Taken as a whole, the top 10 verdicts in 2004 were nearly twice the size of last year’s batch of the largest verdicts to individual plaintiffs. In fact, every one of 2005’s top 10 verdicts is smaller than the verdict in the corresponding position last year.

For the second year in a row, one of the most far-reaching verdicts involved the failure of a large pharmaceutical company to disclose the potentially fatal health risks of a popular medication. This year it was the pain killer Vioxx (No. 3), rather than the diet drug fen-phen, which was the No. 2 verdict in 2004.

It was also notable that two of 2005’s top verdicts involved high-low agreements that limited the amount of money collected by the plaintiff to less than 1 percent of the jury award. In the No. 2 verdict, a Texas jury awarded $606 million to the family of an 82-year-old man, but the high-low agreement limited the collection to $5 million. In the No. 4 verdict, a Florida jury awarded $164 million to a 16-year-old boy; the high-low agreement limited collection to $1 million.

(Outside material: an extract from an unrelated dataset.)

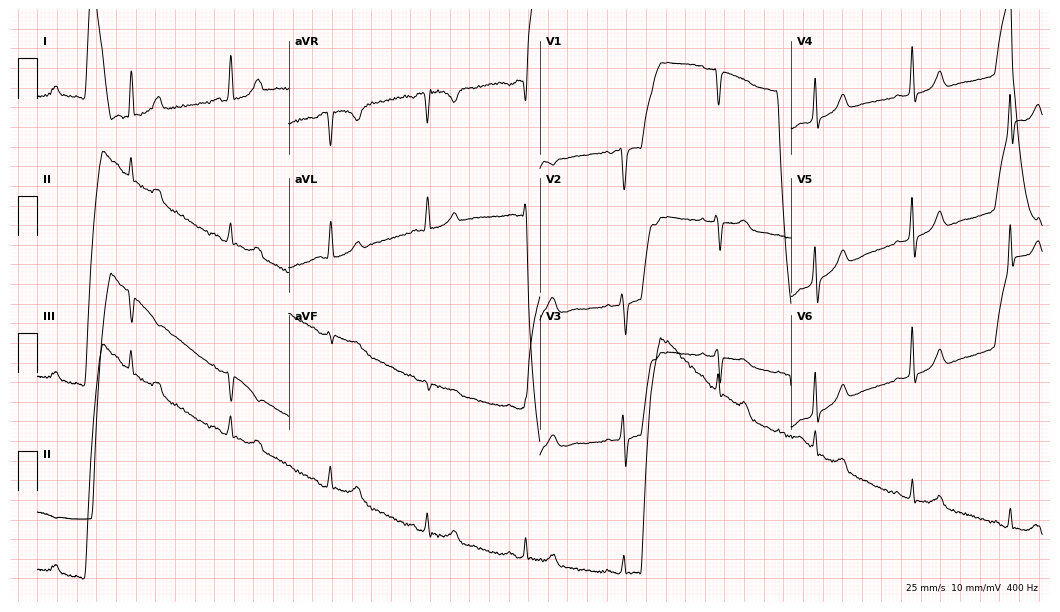
12-lead ECG from a 54-year-old female patient. No first-degree AV block, right bundle branch block, left bundle branch block, sinus bradycardia, atrial fibrillation or sinus tachycardia recorded for this tracing. Other findings, if any, are not listed.

Six of the other top verdicts this year involved death or severe brain damage caused by extreme corporate and medical negligence. The defendants, in each case, had vast resources and it was reasonable for the jury to conclude that they would be capable of paying a significant chunk of the award.

Top Ten Jury Verdicts of 2005

No. 1
In 2005’s largest verdict to an individual plaintiff, a Florida jury in May ordered Morgan Stanley to pay $1.45 billion to investor Ronald Perelman for defrauding him into the sale of his Coleman camping gear company.

No. 2
In what may be one of the last massive medical malpractice verdicts in Texas, a state jury awarded $606 million – including a remarkable $600 million in punitive damages – to the family of an 82-year-old cancer patient who died after receiving an overdose of chemotherapy drugs.

No. 3
Plaintiffs scored a major victory in the ongoing Vioxx litigation last August when a Texas jury awarded $253.1 million in the first trial.

No. 4
Moments before a Florida jury returned with its $164 million verdict last July in a drunk-driving case, plaintiffs’ attorney Arthur Tifford agreed to a high-low agreement that capped the defendant’s liability at $5 million.

No. 5
In the largest liquor liability verdict in the nation, a New Jersey jury last January found the beer concession at Giants Stadium in East Rutherford liable for a drunken football fan who caused a car crash that paralyzed a 2-year-old girl. The jury awarded $135 million.

No. 6
In a David and Goliath type tale, an Illinois jury awarded an events promoter $90 million – most of it in punitive damages – against one of the nation’s largest entertainment promoters, Clear Channel Communications of Chicago.

No. 7
In February, a prominent Houston-based law firm and a Texas bank were slammed with a $65.5 million verdict in a complex estate planning case that involved major conflicts of interest.

No. 8
Three years after a jury acquitted a Florida company of criminal manslaughter charges, a civil jury hit the outdoor advertiser with a $65 million verdict for the electrocution of a sixth-grade boy.

No. 9
In early December, a Los Angeles jury found that PrivatAir – an aviation company specializing in private airline services – wrongfully terminated Captain Doyle D. Baker on the basis of his age, defaming him in the process and causing extreme emotional distress.

No. 10
In the ninth loss for Ford in Explorer rollover cases, a Florida jury awarded $61.2 million to the parents of an 18-year-old boy who was killed in a 1997 accident.